* **WORK INSTRUCTION**: The required output is the lines below from the line containing "organism: P. pacificus" to the line containing "sample: Larval olfactory bulb", inclusive, retyped exactly. No other lines belong in it.

* **DATA PROVIDED**:

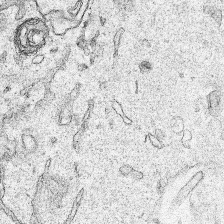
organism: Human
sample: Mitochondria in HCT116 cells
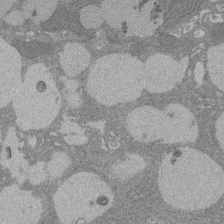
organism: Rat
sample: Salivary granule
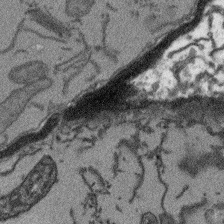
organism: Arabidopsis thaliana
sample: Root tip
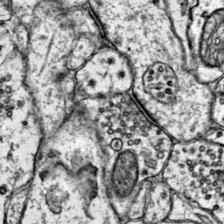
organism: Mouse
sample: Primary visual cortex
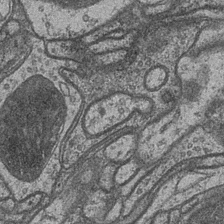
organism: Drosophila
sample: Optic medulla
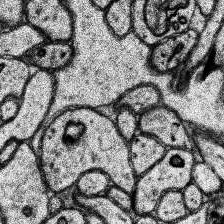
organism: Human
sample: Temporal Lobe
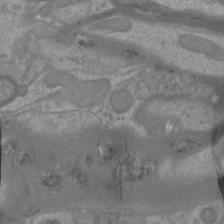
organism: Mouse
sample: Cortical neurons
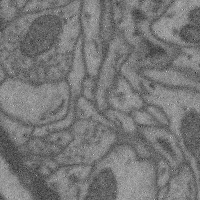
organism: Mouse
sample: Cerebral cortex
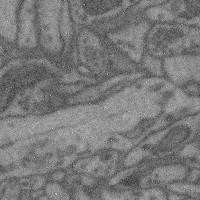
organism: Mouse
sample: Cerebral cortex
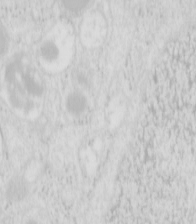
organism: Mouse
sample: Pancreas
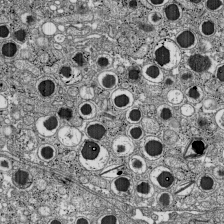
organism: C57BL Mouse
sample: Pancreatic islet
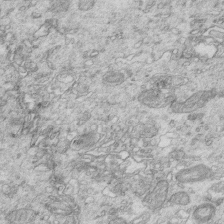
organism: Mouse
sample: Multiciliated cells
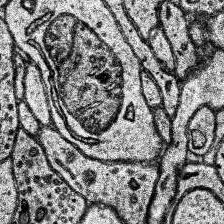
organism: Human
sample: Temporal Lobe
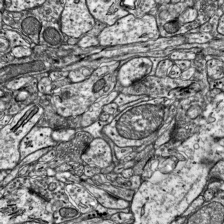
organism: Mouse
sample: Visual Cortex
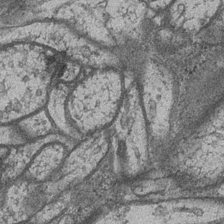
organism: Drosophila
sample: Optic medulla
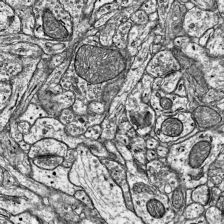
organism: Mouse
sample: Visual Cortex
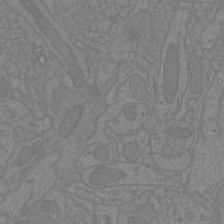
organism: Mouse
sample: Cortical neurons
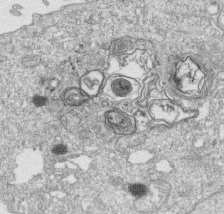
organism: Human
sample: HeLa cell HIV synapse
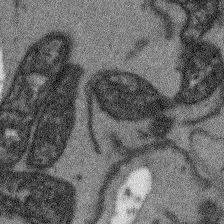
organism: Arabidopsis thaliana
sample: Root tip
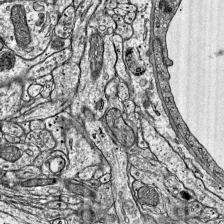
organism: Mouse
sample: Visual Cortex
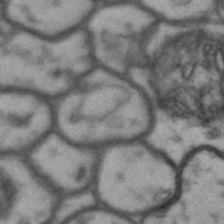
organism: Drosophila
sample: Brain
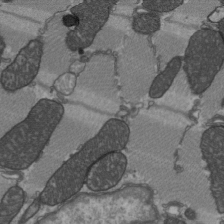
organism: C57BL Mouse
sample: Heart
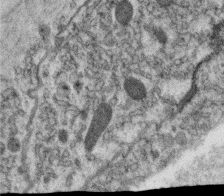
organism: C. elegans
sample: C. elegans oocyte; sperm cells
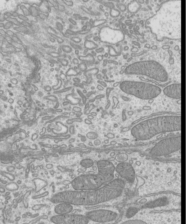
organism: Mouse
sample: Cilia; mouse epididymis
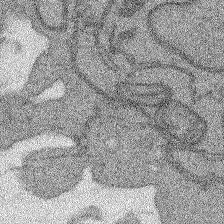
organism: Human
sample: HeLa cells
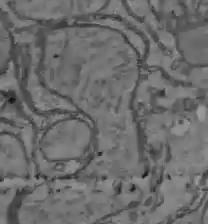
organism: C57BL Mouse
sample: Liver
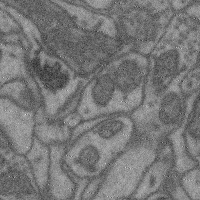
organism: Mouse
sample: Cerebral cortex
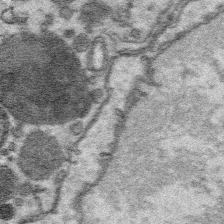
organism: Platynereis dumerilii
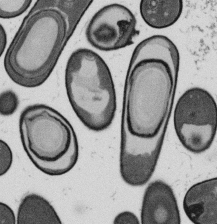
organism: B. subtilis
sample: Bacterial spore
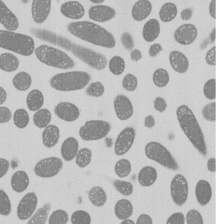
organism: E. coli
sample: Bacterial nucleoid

==

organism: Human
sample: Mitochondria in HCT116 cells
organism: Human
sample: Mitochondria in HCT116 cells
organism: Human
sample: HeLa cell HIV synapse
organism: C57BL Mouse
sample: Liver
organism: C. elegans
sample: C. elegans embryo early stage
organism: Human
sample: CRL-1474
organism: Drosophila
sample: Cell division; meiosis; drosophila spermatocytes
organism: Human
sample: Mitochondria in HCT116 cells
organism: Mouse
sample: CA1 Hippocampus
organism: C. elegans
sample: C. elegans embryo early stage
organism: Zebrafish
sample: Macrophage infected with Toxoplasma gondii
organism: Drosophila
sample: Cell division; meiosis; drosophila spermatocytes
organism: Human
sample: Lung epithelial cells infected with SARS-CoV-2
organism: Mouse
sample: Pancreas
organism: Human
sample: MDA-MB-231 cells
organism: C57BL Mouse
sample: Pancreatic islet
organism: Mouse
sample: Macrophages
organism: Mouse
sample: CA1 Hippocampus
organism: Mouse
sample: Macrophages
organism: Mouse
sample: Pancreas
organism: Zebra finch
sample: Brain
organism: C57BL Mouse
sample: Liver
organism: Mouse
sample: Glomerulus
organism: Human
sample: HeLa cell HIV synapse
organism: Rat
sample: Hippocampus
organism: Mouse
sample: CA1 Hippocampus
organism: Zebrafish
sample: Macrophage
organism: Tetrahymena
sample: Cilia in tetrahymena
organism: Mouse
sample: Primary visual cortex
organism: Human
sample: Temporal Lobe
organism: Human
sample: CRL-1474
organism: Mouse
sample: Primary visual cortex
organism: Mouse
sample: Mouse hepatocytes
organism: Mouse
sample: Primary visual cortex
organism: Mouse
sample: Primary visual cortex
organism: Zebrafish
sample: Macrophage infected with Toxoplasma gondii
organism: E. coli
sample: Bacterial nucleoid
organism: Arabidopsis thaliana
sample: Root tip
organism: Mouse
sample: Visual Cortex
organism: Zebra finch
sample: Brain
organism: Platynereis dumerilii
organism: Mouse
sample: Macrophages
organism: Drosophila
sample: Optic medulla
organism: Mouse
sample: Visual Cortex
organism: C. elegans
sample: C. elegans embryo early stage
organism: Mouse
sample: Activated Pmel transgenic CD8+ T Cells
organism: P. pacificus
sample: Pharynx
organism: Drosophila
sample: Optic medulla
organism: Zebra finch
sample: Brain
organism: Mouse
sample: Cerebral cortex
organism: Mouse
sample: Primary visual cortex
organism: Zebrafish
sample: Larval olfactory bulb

* **EXPECTED ANSWER**:
organism: P. pacificus
sample: Pharynx
organism: Drosophila
sample: Optic medulla
organism: Zebra finch
sample: Brain
organism: Mouse
sample: Cerebral cortex
organism: Mouse
sample: Primary visual cortex
organism: Zebrafish
sample: Larval olfactory bulb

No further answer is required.